The resolution which Marshall's speech caused an "original opponent"[436] of the treaty to draw was "that the Peace, Happiness, & Wellfare, not less than the National Honor of the United States, depend in a great degree upon giving, with good faith, Full effect to the Treaty lately negotiated with Great Britain." The same newspaper that printed this resolution, in another account of the meeting "which was held at the instance of some friends of the British Treaty," says that "in opposition to that resolution a vast number of the meeting" subscribed to counter-declarations which "are now circulated throughout this City and the county of Henrico for the subscription of all those who" are opposed to the treaty.[437] Even the exultant Carrington reported "that the enemies of the Treaty or rather of the Government, are putting in practice every part and effort to obtain subscriptions to a counteracting paper."

Carrington denounced the unfavorable newspaper account as "a most absolute falsehood." He tells Washington that the opposition resolution "was not even listened [to] in the meeting." But still he is very apprehensive—he beholds the politician's customary "crisis" and strives to make the people see it: "There never was a crisis at which the activity of the Friends of Government was more urgently called for—some of us here have endeavored to make this impression in different parts of the Country."[438] The newspaper reported that the Federalists had induced "school boys & apprentices" to sign the petition in favor of the treaty; Carrington adds a postscript stating that this was, "I believe, a little incorrect."

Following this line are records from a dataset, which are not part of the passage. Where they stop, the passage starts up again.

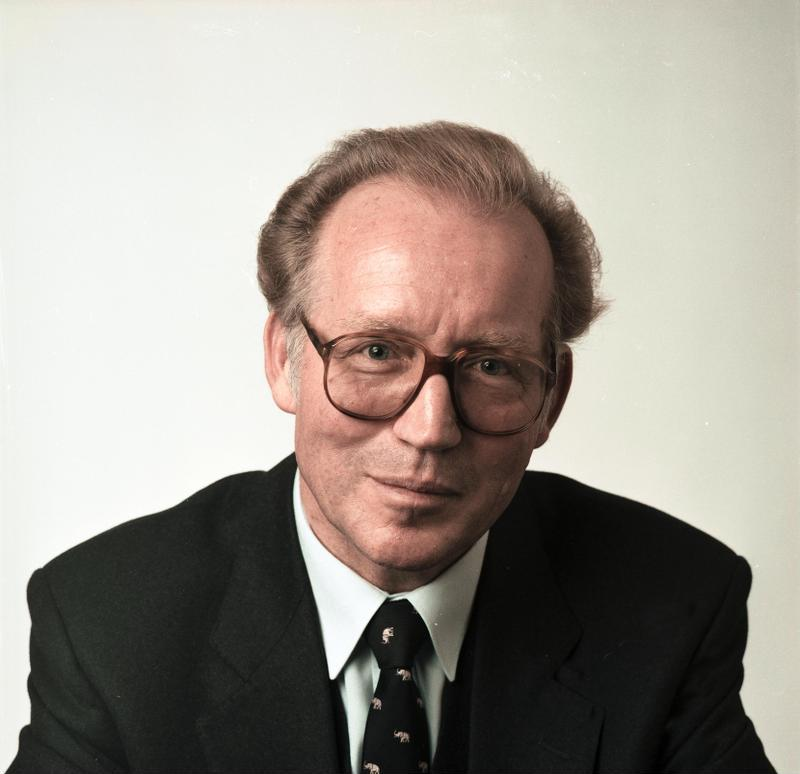 28.11.1990 Dr. Paul Wilhelm Staatssekretär der Landesvertretung des Freistaates Bayern beim Bund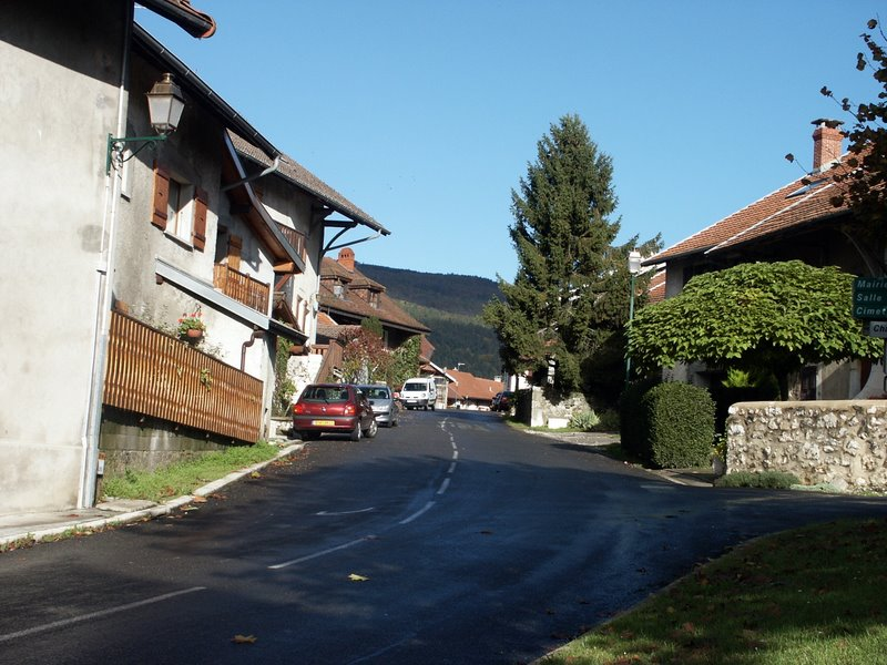 Apercu du village de Villes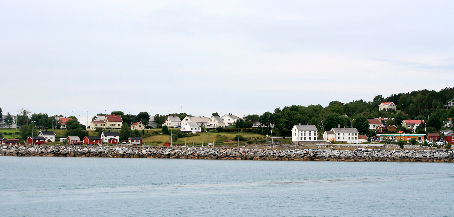 Tjøtta, Alstahaug, Norway.

Marshall foresaw that the Republicans would make this accusation and hastened to anticipate it by advancing the same charge against his opponents. The Republicans, says Marshall, secured the signatures to their petition not only "of many respectable persons but of still a greater number of mere boys.... Altho' some caution has been used by us in excluding those who might not be considered as authorized to vote," yet, Marshall advises King, "they [Republicans] will not fail to charge us with having collected a number of names belonging to foreigners and to persons having no property in the place. The charge is as far untrue," asserts Marshall, "as has perhaps ever happened on any occasion of the sort. We could, by resorting to that measure, have doubled our list of petitioners." And he adds that "the ruling party [Republican] of Virginia are extremely irritated at the vote of to-day, and will spare no exertion to obtain a majority in other counties. Even here they will affect to have the greater number of freeholders."[439]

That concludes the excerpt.